### [EXERCISE PROMPT]
Everything in the listing below except the pictures should be reproduced exactly.

╭─ DATASET EXTRACT

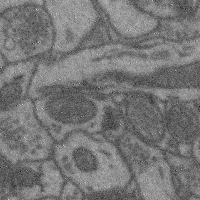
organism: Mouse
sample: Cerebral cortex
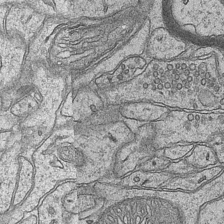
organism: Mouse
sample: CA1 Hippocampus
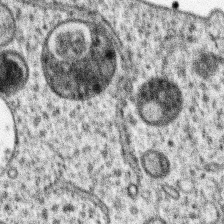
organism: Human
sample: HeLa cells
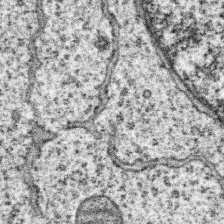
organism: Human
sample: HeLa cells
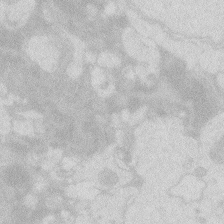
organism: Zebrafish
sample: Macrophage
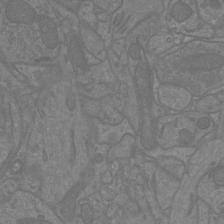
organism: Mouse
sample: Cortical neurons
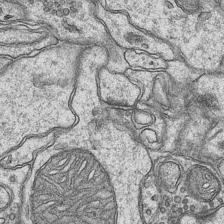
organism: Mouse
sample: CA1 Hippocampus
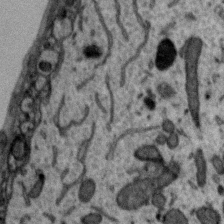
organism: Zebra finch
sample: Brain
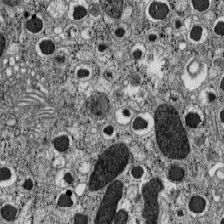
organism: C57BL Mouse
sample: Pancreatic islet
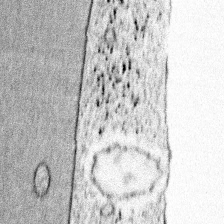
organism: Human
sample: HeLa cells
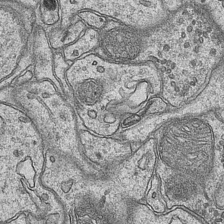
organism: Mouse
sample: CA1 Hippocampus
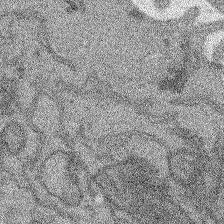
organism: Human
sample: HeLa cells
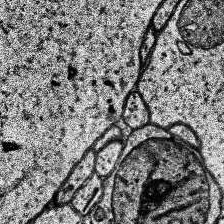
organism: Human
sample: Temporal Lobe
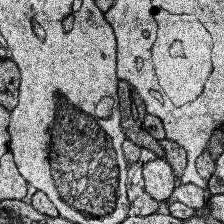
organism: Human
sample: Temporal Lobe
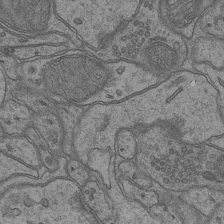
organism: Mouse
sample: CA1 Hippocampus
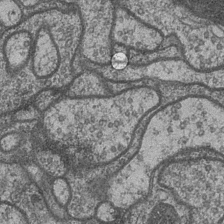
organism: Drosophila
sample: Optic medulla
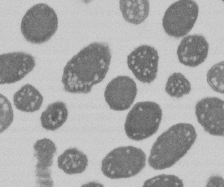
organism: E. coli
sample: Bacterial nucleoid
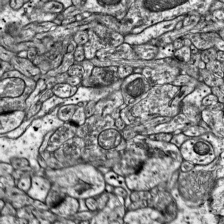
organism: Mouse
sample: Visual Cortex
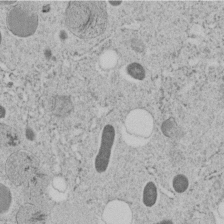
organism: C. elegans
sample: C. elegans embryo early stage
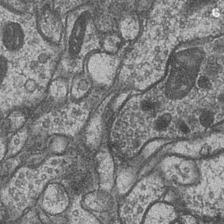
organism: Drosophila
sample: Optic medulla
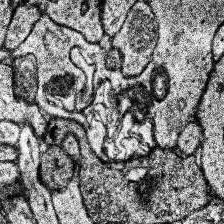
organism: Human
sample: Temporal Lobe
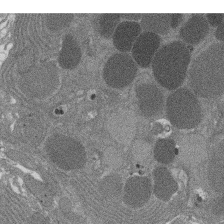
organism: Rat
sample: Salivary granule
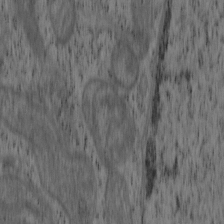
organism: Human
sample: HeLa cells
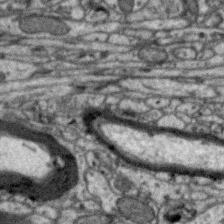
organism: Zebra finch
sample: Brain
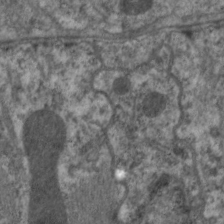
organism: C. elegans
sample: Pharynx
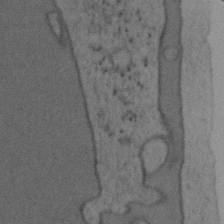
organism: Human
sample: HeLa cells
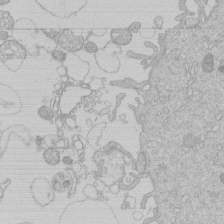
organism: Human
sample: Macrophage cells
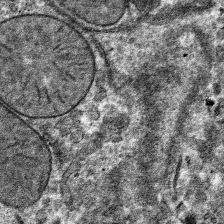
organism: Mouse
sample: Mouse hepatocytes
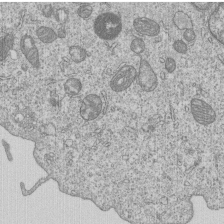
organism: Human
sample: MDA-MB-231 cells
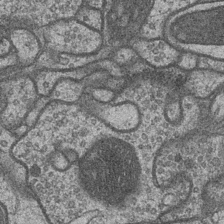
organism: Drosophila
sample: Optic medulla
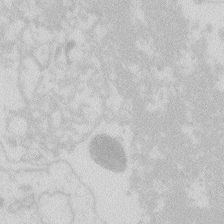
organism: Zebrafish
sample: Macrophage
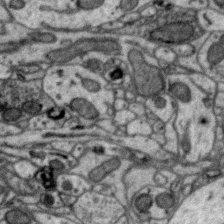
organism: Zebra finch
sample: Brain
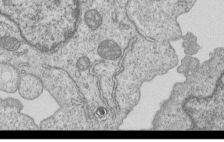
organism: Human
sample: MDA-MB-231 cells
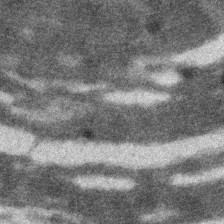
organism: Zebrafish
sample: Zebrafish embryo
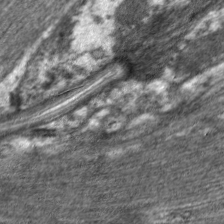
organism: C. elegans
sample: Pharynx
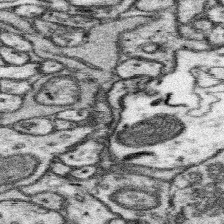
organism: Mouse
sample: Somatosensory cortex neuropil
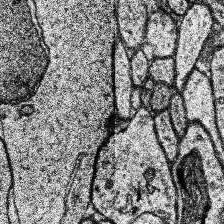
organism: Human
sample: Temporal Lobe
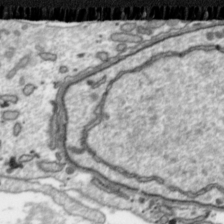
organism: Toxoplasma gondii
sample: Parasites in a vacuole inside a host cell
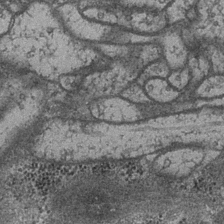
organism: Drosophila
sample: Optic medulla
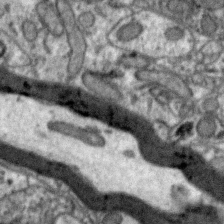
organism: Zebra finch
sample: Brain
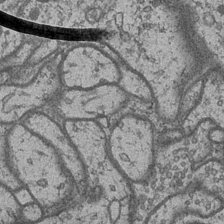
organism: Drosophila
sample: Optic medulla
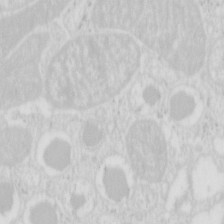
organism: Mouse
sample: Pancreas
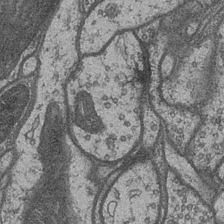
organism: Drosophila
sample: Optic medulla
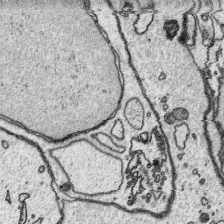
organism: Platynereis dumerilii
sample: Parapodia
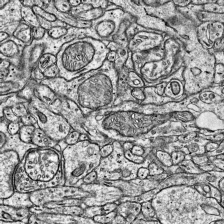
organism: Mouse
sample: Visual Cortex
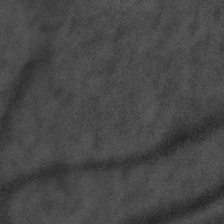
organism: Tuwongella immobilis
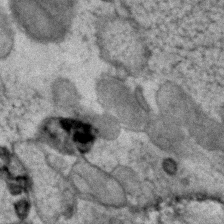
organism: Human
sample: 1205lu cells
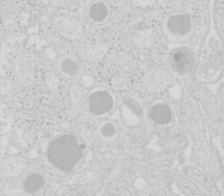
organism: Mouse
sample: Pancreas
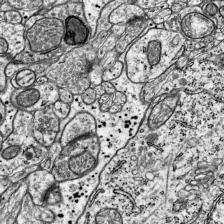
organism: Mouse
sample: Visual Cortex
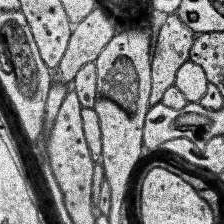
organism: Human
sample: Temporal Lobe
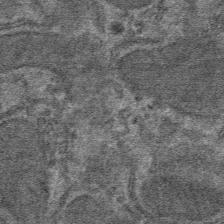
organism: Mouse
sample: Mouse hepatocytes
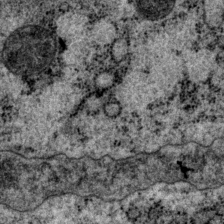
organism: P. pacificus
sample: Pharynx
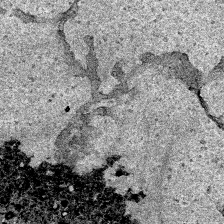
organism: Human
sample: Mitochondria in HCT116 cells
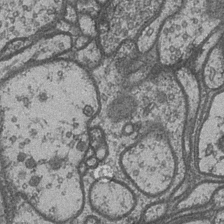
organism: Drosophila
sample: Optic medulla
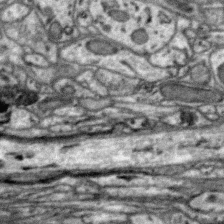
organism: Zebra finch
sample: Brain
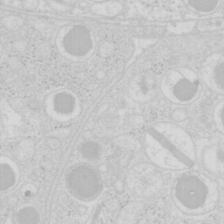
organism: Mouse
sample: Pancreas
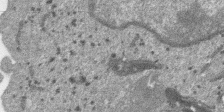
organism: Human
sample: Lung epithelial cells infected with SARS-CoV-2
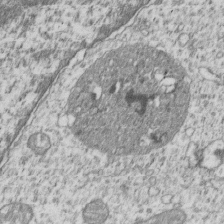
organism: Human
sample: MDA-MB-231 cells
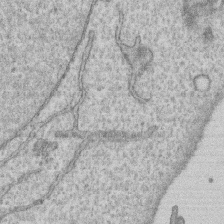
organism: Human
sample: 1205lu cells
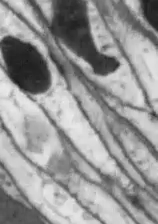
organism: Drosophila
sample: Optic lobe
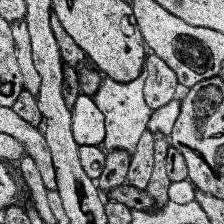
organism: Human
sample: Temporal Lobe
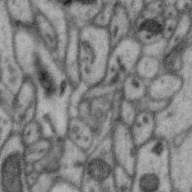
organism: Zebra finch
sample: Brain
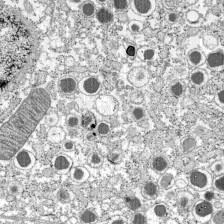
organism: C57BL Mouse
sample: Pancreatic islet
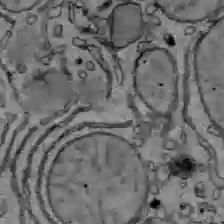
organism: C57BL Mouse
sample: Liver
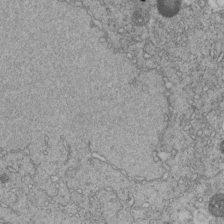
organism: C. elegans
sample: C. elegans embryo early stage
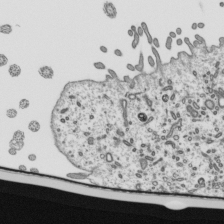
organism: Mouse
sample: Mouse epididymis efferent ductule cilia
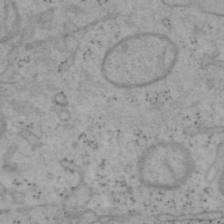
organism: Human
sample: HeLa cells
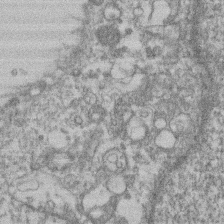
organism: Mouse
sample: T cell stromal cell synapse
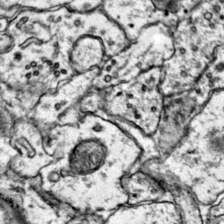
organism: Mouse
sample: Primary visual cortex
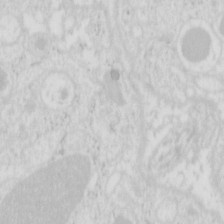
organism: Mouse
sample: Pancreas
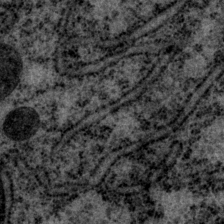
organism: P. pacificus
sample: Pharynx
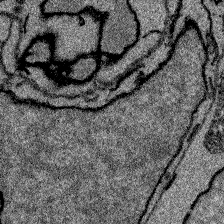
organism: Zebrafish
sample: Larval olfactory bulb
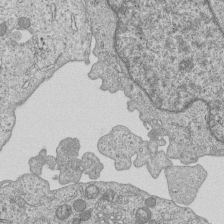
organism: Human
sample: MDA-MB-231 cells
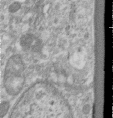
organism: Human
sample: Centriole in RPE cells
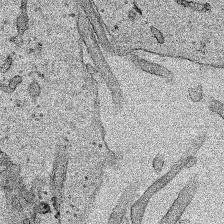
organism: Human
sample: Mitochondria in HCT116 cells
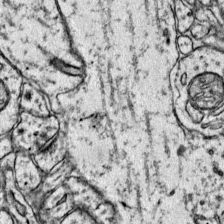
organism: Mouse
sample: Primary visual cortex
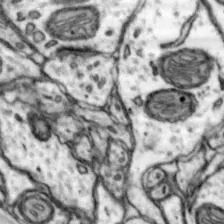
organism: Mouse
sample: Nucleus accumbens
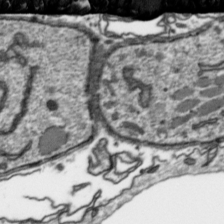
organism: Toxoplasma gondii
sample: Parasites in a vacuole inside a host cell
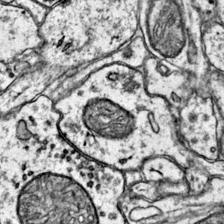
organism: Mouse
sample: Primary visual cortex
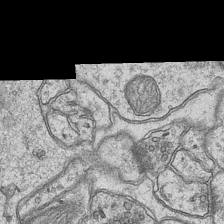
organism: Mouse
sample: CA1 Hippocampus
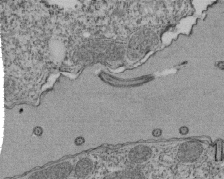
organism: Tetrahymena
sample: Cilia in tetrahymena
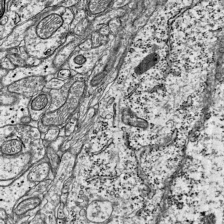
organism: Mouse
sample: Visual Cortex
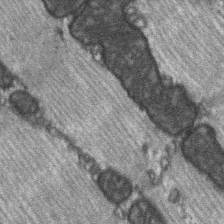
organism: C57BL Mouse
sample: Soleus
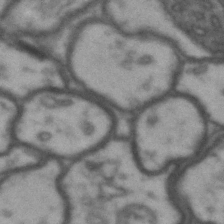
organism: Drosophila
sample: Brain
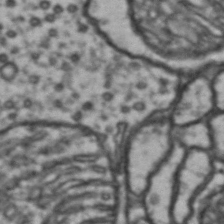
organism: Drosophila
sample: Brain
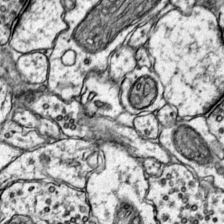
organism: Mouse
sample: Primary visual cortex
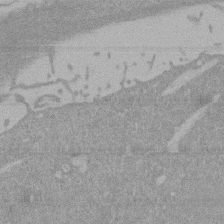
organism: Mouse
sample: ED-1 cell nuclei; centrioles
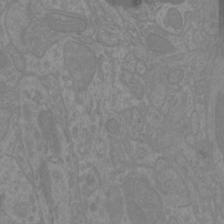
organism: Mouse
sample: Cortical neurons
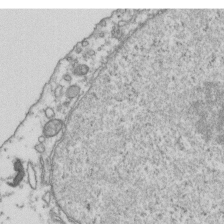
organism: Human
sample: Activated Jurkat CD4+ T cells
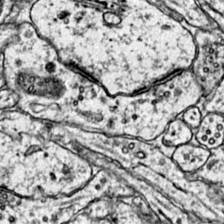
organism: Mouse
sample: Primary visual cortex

╰─

### [RESULT OF THE TASK]
organism: Mouse
sample: Cerebral cortex
organism: Mouse
sample: CA1 Hippocampus
organism: Human
sample: HeLa cells
organism: Human
sample: HeLa cells
organism: Zebrafish
sample: Macrophage
organism: Mouse
sample: Cortical neurons
organism: Mouse
sample: CA1 Hippocampus
organism: Zebra finch
sample: Brain
organism: C57BL Mouse
sample: Pancreatic islet
organism: Human
sample: HeLa cells
organism: Mouse
sample: CA1 Hippocampus
organism: Human
sample: HeLa cells
organism: Human
sample: Temporal Lobe
organism: Human
sample: Temporal Lobe
organism: Mouse
sample: CA1 Hippocampus
organism: Drosophila
sample: Optic medulla
organism: E. coli
sample: Bacterial nucleoid
organism: Mouse
sample: Visual Cortex
organism: C. elegans
sample: C. elegans embryo early stage
organism: Drosophila
sample: Optic medulla
organism: Human
sample: Temporal Lobe
organism: Rat
sample: Salivary granule
organism: Human
sample: HeLa cells
organism: Zebra finch
sample: Brain
organism: C. elegans
sample: Pharynx
organism: Human
sample: HeLa cells
organism: Human
sample: Macrophage cells
organism: Mouse
sample: Mouse hepatocytes
organism: Human
sample: MDA-MB-231 cells
organism: Drosophila
sample: Optic medulla
organism: Zebrafish
sample: Macrophage
organism: Zebra finch
sample: Brain
organism: Human
sample: MDA-MB-231 cells
organism: Zebrafish
sample: Zebrafish embryo
organism: C. elegans
sample: Pharynx
organism: Mouse
sample: Somatosensory cortex neuropil
organism: Human
sample: Temporal Lobe
organism: Toxoplasma gondii
sample: Parasites in a vacuole inside a host cell
organism: Drosophila
sample: Optic medulla
organism: Zebra finch
sample: Brain
organism: Drosophila
sample: Optic medulla
organism: Mouse
sample: Pancreas
organism: Drosophila
sample: Optic medulla
organism: Platynereis dumerilii
sample: Parapodia
organism: Mouse
sample: Visual Cortex
organism: Tuwongella immobilis
organism: Human
sample: 1205lu cells
organism: Mouse
sample: Pancreas
organism: Mouse
sample: Visual Cortex
organism: Human
sample: Temporal Lobe
organism: Mouse
sample: Mouse hepatocytes
organism: P. pacificus
sample: Pharynx
organism: Human
sample: Mitochondria in HCT116 cells
organism: Drosophila
sample: Optic medulla
organism: Zebra finch
sample: Brain
organism: Mouse
sample: Pancreas
organism: Human
sample: Lung epithelial cells infected with SARS-CoV-2
organism: Human
sample: MDA-MB-231 cells
organism: Human
sample: 1205lu cells
organism: Drosophila
sample: Optic lobe
organism: Human
sample: Temporal Lobe
organism: Zebra finch
sample: Brain
organism: C57BL Mouse
sample: Pancreatic islet
organism: C57BL Mouse
sample: Liver
organism: C. elegans
sample: C. elegans embryo early stage
organism: Mouse
sample: Mouse epididymis efferent ductule cilia
organism: Human
sample: HeLa cells
organism: Mouse
sample: T cell stromal cell synapse
organism: Mouse
sample: Primary visual cortex
organism: Mouse
sample: Pancreas
organism: P. pacificus
sample: Pharynx
organism: Zebrafish
sample: Larval olfactory bulb
organism: Human
sample: MDA-MB-231 cells
organism: Human
sample: Centriole in RPE cells
organism: Human
sample: Mitochondria in HCT116 cells
organism: Mouse
sample: Primary visual cortex
organism: Mouse
sample: Nucleus accumbens
organism: Toxoplasma gondii
sample: Parasites in a vacuole inside a host cell
organism: Mouse
sample: Primary visual cortex
organism: Mouse
sample: CA1 Hippocampus
organism: Tetrahymena
sample: Cilia in tetrahymena
organism: Mouse
sample: Visual Cortex
organism: C57BL Mouse
sample: Soleus
organism: Drosophila
sample: Brain
organism: Drosophila
sample: Brain
organism: Mouse
sample: Primary visual cortex
organism: Mouse
sample: ED-1 cell nuclei; centrioles
organism: Mouse
sample: Cortical neurons
organism: Human
sample: Activated Jurkat CD4+ T cells
organism: Mouse
sample: Primary visual cortex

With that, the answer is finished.